Sociodemographic variables included age, gender, ethnicity, marital status, educational status, occupation, monthly income of the family, family size and type, self-perceived health and compliance to low salt diet. For ethnicity, the Nepal Health Management Information System’s “caste/ethnic groupings” were used (22). Marital status was categorized as married, unmarried and widow/separated. Education status was categorized into four groups as follows: illiterate; informal (no formal schooling and some literacy); formal education (any years of formal schooling); and a university education (education beyond high school). Nepal Standard Occupation Classification NSOC-99 (23) was used for the occupational category. Monthly family income of participants was self-reported in Nepalese rupees (NRs), which was converted into US dollar (1$ = 100 NRs) during data analysis. Family type was recorded as a nuclear, joint, and extended family. Antihypertensive drugs use was recorded from patients OPD card. A screening tool developed with reference to “the practical guidelines for conducting a barrier analysis” (17) was used to classify participants as compliant or non-compliant to low dietary salt.
Data Processing and Statistical Analysis
Study tool was pretested among 18 hypertensive patients meeting the study inclusion criteria at Heart Clinic, Kathmandu. Pretest responses were not included in the final analysis. Data were managed in EpiData. Statistical analyses were performed in IBM SPSS22 for Windows (SPSS Inc., Chicago, IL, USA). Descriptive statistics (frequency, proportion, mean, and SE) were calculated for all variables. The Shapiro–Wilks test was used to check the normality of variable distributions. Frequency distributions were compared by Pearson’s chi-square (χ2) test, and means between the groups were compared by Student’s t-test or analysis of variance. Multiple linear regression models, adjusted for age and sex, were used to determine the factors associated with HRQOL. Pearson’s correlation coefficient was used to determine the relationship between the EQ-5D-3L index values and the EQVAS scores.

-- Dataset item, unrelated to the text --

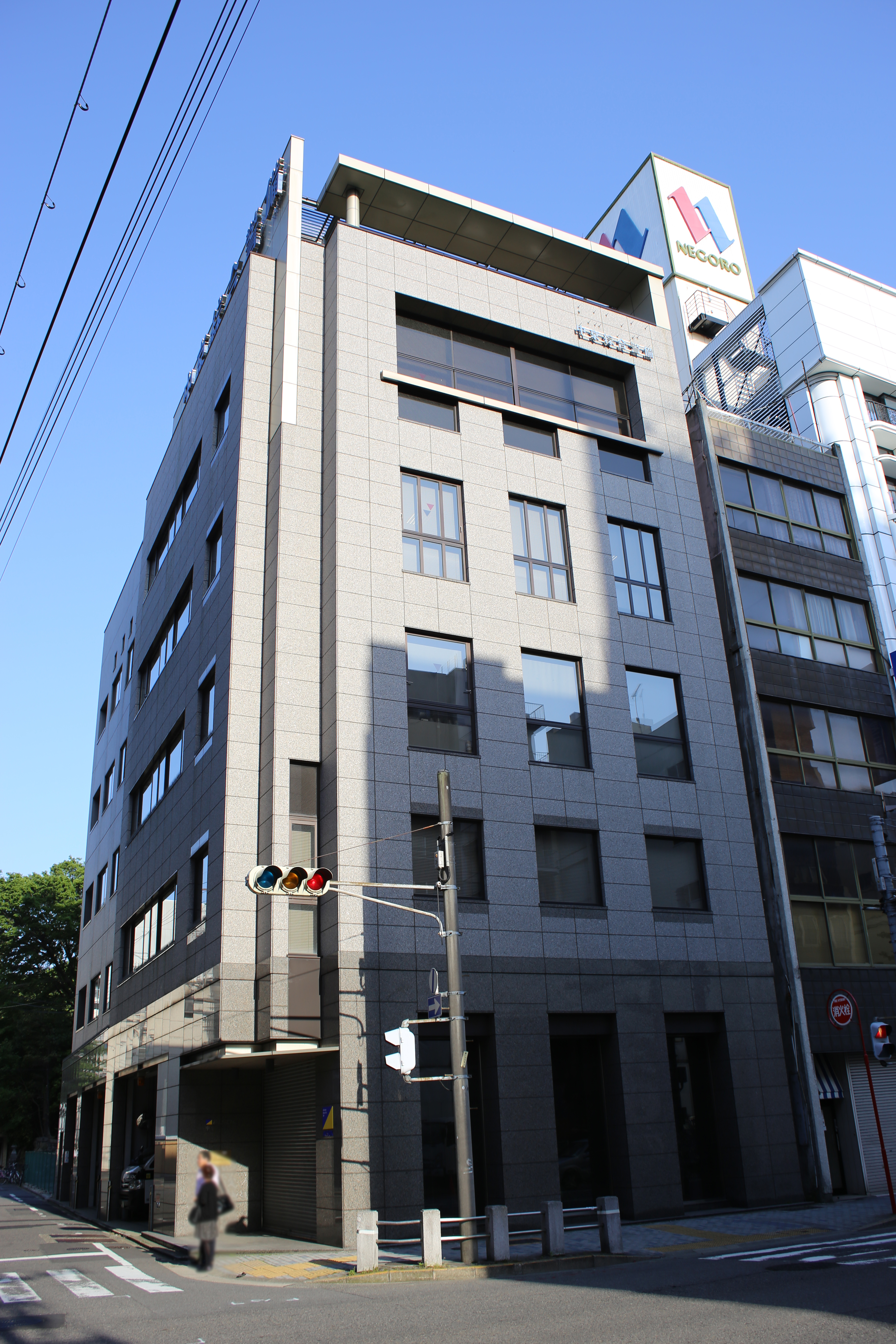 名古屋市中区栄三丁目の中京綜合警備保障本社を西側公道北側より撮影。ただし、人物につき画像処理済み。

A mediational analysis (24) was conducted to determine if the use of antihypertensive drugs might influence the association between dietary salt compliance and HRQOL. Mediation analysis was conducted using PROCESS macro for SPSS (25) following non-parametric bootstrap approach (26). The macro tests mediation models by comparing the observed indirect effect against 5,000 bootstrapped resamples (24). The coefficients of effects and their bias accelerated and corrected (BCa) 95% confidence intervals were obtained from 5,000 random bootstrap samples. The bootstrapping method is more statistically robust than the Sobel test (24) and is highly recommended to examine indirect mediation effects (24). BCa confidence intervals that do not include a 0 indicate a statistically significant effect estimates (24). The mediation analysis was first ran without any covariates, then adjusted for age, sex, and monthly family income. For all statistical tests, two-tailed p-values < 0.05 were considered statistically significant.
Demographic Characteristics of the Study Participants
Table 1 provides the descriptive characteristics of the study participants. One hundred eighty hypertensive patients, an equal number of males and females, participated in the study. The overall response rate for each EQ-5D question was 100%. The mean age (±SD) of the participants was 53.2 ± 12.6 years. A majority of the participants were married (91.1%), upper caste (41.7%), had formal education (55.0%), and lived in a nuclear family (55.6%). At the time of the study, more than half (51.7%) of the participants were involved in elementary occupations (low-skilled manual jobs) and had mean (±SD) family income (per month) of $269.19 ± 154.37 (Table 1).
EQ-5D Descriptive Health Profile of the Study Participants
The descriptive health profile of the participants, based on the five dimensions of EQ-5D, is given in Table S1 in Supplementary Material. Many hypertensive patients reported having problems with pain (38%), sadness (38%), routine work (26%), mobility (17%) and self-care (11%). The findings were consistent among males and females, and there were no statistically significant differences between the genders (Table S1 in Supplementary Material).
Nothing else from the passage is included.